START Input material

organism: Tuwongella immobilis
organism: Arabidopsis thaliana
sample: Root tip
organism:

END Input material
START Input material

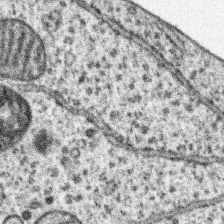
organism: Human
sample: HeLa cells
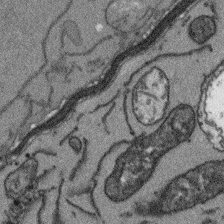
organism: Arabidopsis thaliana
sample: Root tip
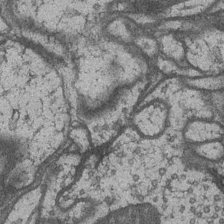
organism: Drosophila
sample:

END Input material
START Input material

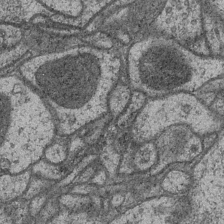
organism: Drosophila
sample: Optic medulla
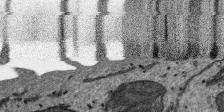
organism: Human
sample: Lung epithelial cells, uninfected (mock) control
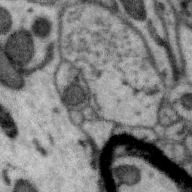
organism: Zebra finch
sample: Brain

END Input material

• [What is required]:
Every line of the material above that includes the string "sample" is required.

• [Task answer]:
sample: Root tip
sample: HeLa cells
sample: Root tip
sample:
sample: Optic medulla
sample: Lung epithelial cells, uninfected (mock) control
sample: Brain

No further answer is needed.